Apache Airflow is a powerful workflow automation and scheduling tool that allows you to orchestrate, schedule, and monitor data pipelines. EMR Serverless Spark provides a serverless computing environment for large-scale data processing jobs. This topic describes how to use Apache Airflow to automate job submission to EMR Serverless Spark, enabling automated scheduling and more efficient management of data processing jobs.
Background information
Apache Livy uses a REST API to interact with Spark, simplifying communication between Spark and application servers. For more information about the Livy API, see REST API.
To submit jobs from Airflow, you can interact with EMR Serverless Spark using either the LivyOperator or the EmrServerlessSparkStartJobRunOperator.
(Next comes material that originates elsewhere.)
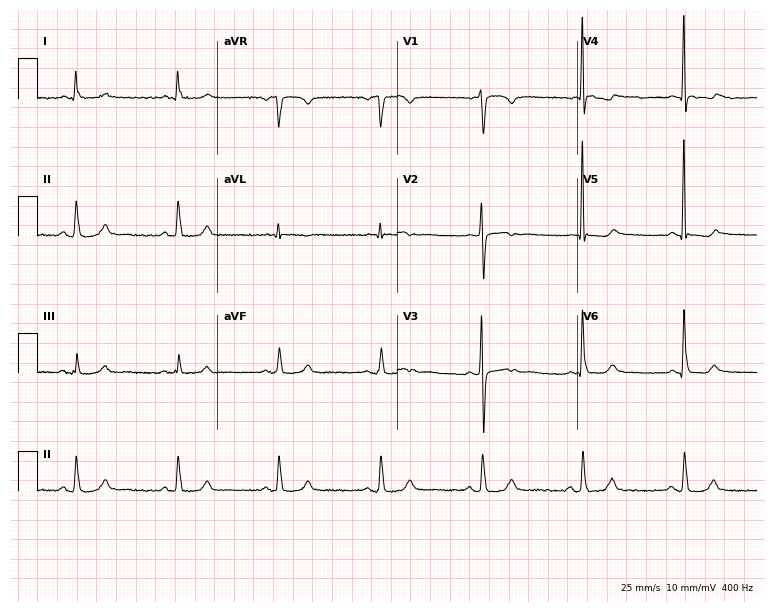
12-lead ECG from a man, 73 years old (7.3-second recording at 400 Hz). No first-degree AV block, right bundle branch block (RBBB), left bundle branch block (LBBB), sinus bradycardia, atrial fibrillation (AF) or sinus tachycardia recorded for this tracing.

Choose the method that best suits your scenario.
|
Method |
Scenarios |
|
Choose this method if you want to use an open-source Airflow operator to submit jobs to EMR Serverless Spark. |
|
|
Method 2: Submit jobs using the EmrServerlessSparkStartJobRunOperator |
The If you are starting a new project or building exclusively on EMR Serverless Spark, use Method 2 for higher performance and lower operational complexity. |
Prerequisites
-
Airflow is installed and running. For more information, see Installation of Airflow.
-
You have created a workspace. For more information, see Create a workspace.
Usage notes
The EmrServerlessSparkStartJobRunOperator does not currently output job logs. To view detailed logs, log on to the EMR console, find the job run by its ID, and inspect the logs on the Log Exploration tab or in the Spark UI.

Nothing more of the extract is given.